Cochlear implants have risks associated with the surgical implant procedure, as surgery with general anesthesia is needed for the implant. Some of these risks are injury to the facial nerve, cerebrospinal and perilymph fluid leak, meningitis, infection, and ringing and numbness around the ear, among others. There is also the risk of the implant failing if it’s rejected by the body, which results in the need for another surgical procedure and, possibly, localized inflammation (“Benefits and Risks of Cochlear Implants”). However, the failure rates of cochlear implants are generally low; around 0.2% of patients reject the implant, and 0.5% require reimplantation (“Cochlear Implants”).
To those with sensorineural hearing loss, cochlear implants are a viable option that restores a sense of hearing for patients. As with any other surgical procedure, there are a number of risks, but cochlear implants are generally one of the safer procedures for medical prosthesis. They hold the potential to restore patients to near normal hearing with benefits in speech and sound reception.

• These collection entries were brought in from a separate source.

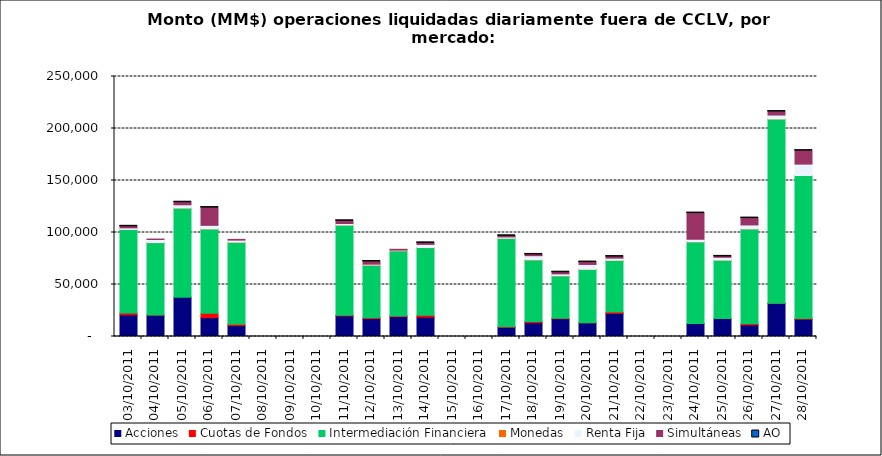
| Category | Acciones | Cuotas de Fondos | Intermediación Financiera | Monedas | Renta Fija | Simultáneas | AO |
|---|---|---|---|---|---|---|---|
| 03/10/2011 | 20863.169 | 1677.698 | 80342.052 | 27.62 | 1559.36 | 1467.92 | 0.026 |
| 04/10/2011 | 20515.112 | 45.038 | 69696.861 | 69.409 | 2934.597 | 430.797 | 0 |
| 05/10/2011 | 37787.006 | 0 | 85750.583 | 13.4 | 3107.283 | 2458.206 | 0.064 |
| 06/10/2011 | 18116.632 | 4218.089 | 81093.864 | 38.504 | 3400.808 | 17062.872 | 0.047 |
| 07/10/2011 | 10413.432 | 1325.421 | 78935.546 | 31.603 | 1960.136 | 701.377 | 0 |
| 11/10/2011 | 19825.97 | 582.147 | 86724.266 | 12.522 | 1485.799 | 2606.252 | 0.361 |
| 12/10/2011 | 17211.09 | 717.012 | 50724.973 | 37.575 | 845.279 | 2570.727 | 0.007 |
| 13/10/2011 | 19048.66 | 760.672 | 62614.361 | 17.18 | 607.742 | 813.867 | 0 |
| 14/10/2011 | 18613.523 | 1736.953 | 65139.348 | 53.886 | 2995.245 | 1459.139 | 0.073 |
| 17/10/2011 | 8730.365 | 563.155 | 85177.658 | 13.322 | 1224.553 | 1088.606 | 0.055 |
| 18/10/2011 | 13364.371 | 1024.018 | 59353.734 | 26.45 | 3935.377 | 1212.164 | 0.1 |
| 19/10/2011 | 17038.241 | 518.272 | 40835.366 | 18.655 | 1795.57 | 1617.332 | 0.046 |
| 20/10/2011 | 13114.298 | 220.314 | 51217.247 | 56.441 | 4668.011 | 2283.227 | 0.037 |
| 21/10/2011 | 22178.538 | 1294.291 | 49797.271 | 16.19 | 2020.398 | 1500.758 | 0.194 |
| 24/10/2011 | 12367.912 | 22.26 | 78686.077 | 6.745 | 2416.617 | 25166.965 | 0.006 |
| 25/10/2011 | 17352.218 | 22.184 | 56069.755 | 28.9 | 2710.854 | 834.922 | 0.085 |
| 26/10/2011 | 11074.508 | 1139.433 | 91268.37 | 14.66 | 3770.396 | 6584.678 | 0.08 |
| 27/10/2011 | 31850.605 | 131.713 | 177203.092 | 2.662 | 3745.707 | 3337.122 | 0.526 |
| 28/10/2011 | 16574.507 | 763.067 | 137419.95 | 64.316 | 10930.665 | 12938.448 | 0.718 |

While they produce “mechanical” sounds and are not capable of fully restoring a patient’s hearing, cochlear implants represent the progress and potential of medical prosthesis in restoring the human body and even the human senses.
Michelle Li, Youth Medical Journal 2020
“Benefits and Risks of Cochlear Implants.” U.S. Food and Drug Administration, http://www.fda.gov/medical-devices/cochlear-implants/benefits-and-risks-cochlear-implants. Accessed 29 Nov. 2020.
“Cochlear Implants.” Hearing Link, http://www.hearinglink.org/your-hearing/implants/cochlear-implants/. Accessed 24 Nov. 2020.
Diagram of Cochlear Implant. Mayo Clinic, http://www.mayoclinic.org/medical-professionals/pediatrics/news/cochlear-implants-early-intervention-to-optimize-language-outcomes/mac-20452729. Accessed 29 Nov. 2020.
“Modern Cochlear Implant.” Albert and Mary Lasker Foundation, http://www.laskerfoundation.org/awards/show/modern-cochlear-implant/. Accessed 29 Nov. 2020.Turkington, Carol A., and Josephine S. Campbell. “Cochlear Implants.” The Gale Encyclopedia of Surgery and Medical Tests, edited by Deirdre S. Hiam, 4th ed., vol. 1, Gale, 2020, pp. 383-88. Gale Health and Wellness, link.gale.com/apps/doc/CX7980900121/HWRC?u=mlin_m_newtnsh&sid=HWRC&xid=90ed2e06. Accessed 29 Nov. 2020.
Turkington, Carol A., and Josephine S. Campbell. “Cochlear Implants.” The Gale Encyclopedia of Surgery and Medical Tests, edited by Deirdre S. Hiam, 4th ed., vol. 1, Gale, 2020, pp. 383-88. Gale Health and Wellness, link.gale.com/apps/doc/CX7980900121/HWRC?u=mlin_m_newtnsh&sid=HWRC&xid=90ed2e06. Accessed 29 Nov. 2020.